Thus, my conclusion was that there was an 8% chance that fluvoxamine actually works in mild Covid-19 patients in terms of their breathing complications that were the primary assessment in the study.

  • My decision was that, based on this albeit low probability, a subsequent, larger trial should be done with fluvoxamine since there is a huge unmet medical need for Covid-19 treatments. This initial trial provided evidence that was far better than the many non-randomized, non-controlled, non-blinded studies that were and are being done capriciously around the world. It is still a long shot, but one that is worth it in my opinion.

The Large Follow-up Study

To the credit of the original researchers and clinical investigator, Dr. Eric Lenze stated in a 60 Minutes interview, “I have to be a scientist about this. We’ve tested it in one study. But– in my view, it needs to be confirmed in a larger study.” [2] They have done that study (See ClinicalTrials.gov (https://clinicaltrials.gov/ct2/show/NCT04668950?term=fluvoxamine&cond=Covid19&draw=2), and the results were published in a very notable clinical journal, The Lancet (Global Health). [3]

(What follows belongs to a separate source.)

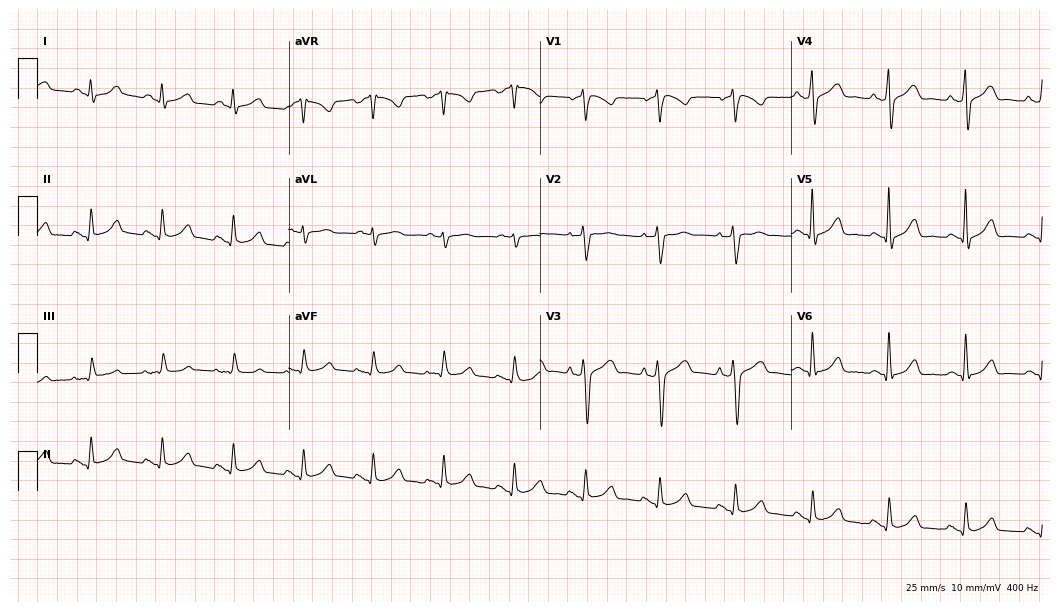
Resting 12-lead electrocardiogram (10.2-second recording at 400 Hz). Patient: a 49-year-old male. Read as a normal ECG.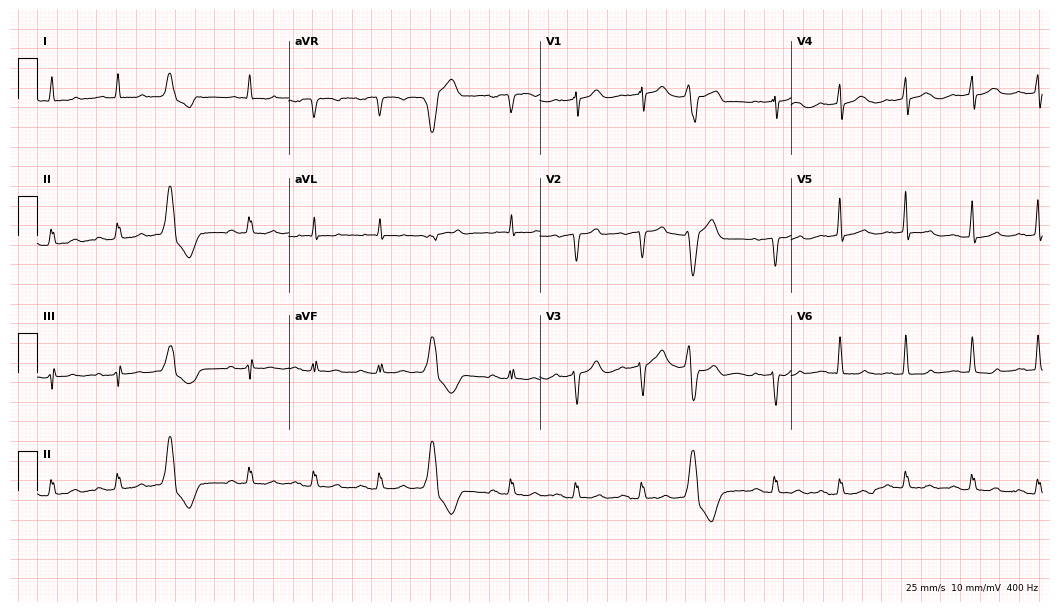
12-lead ECG from an 80-year-old man. Screened for six findings — first-degree AV block, right bundle branch block, left bundle branch block, sinus bradycardia, atrial fibrillation, sinus tachycardia — none is recorded.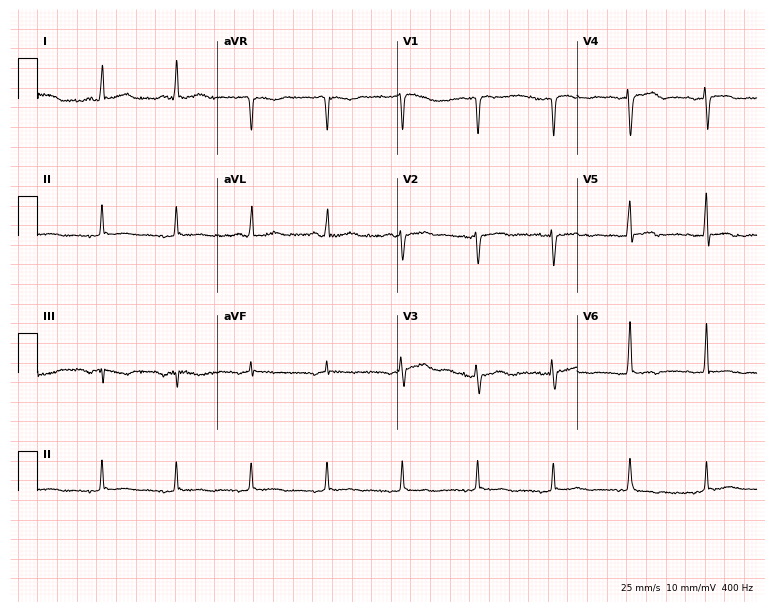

Once again, this trial followed the rigorous approach of using randomization, double-blinding, and a placebo control group. Excellent! They even stepped up their clinical outcome measure to be something that is more important and relevant – preventing hospitalizations for which they had the following definition: either (a) retention in a COVID-19 emergency setting for at least 6 hours or (b) transfer to a tertiary hospital due to COVID-19. The trial included 1497 patients (741 on fluvoxamine and 756 on placebo) who were acutely diagnosed with Covid-19 and at high risk for disease complications. [Note: ALL patients received the best standard of care for Covid-19. Thus, placebo patients were NOT left untreated but rather treated as best as possible in the standard care setting. Those who received fluvoxamine received the best standard of care PLUS fluvoxamine. I note this so that those unfamiliar with the details of clinical research realized that “placebo” does NOT mean “untreated.” That would not be ethical.]

This study also used more rigorous evaluations and follow-up of patients. There were in-person clinical visits as well as telephone follow-up and tele-medicine interactions. Patients were followed for 28 days and there were only 6 patients who were not accounted for in the final analysis (recall: ~25% of follow-up was missing in the original smaller trial). So, this is also indicative of the thorough nature of this trial and one for which the researchers should be lauded.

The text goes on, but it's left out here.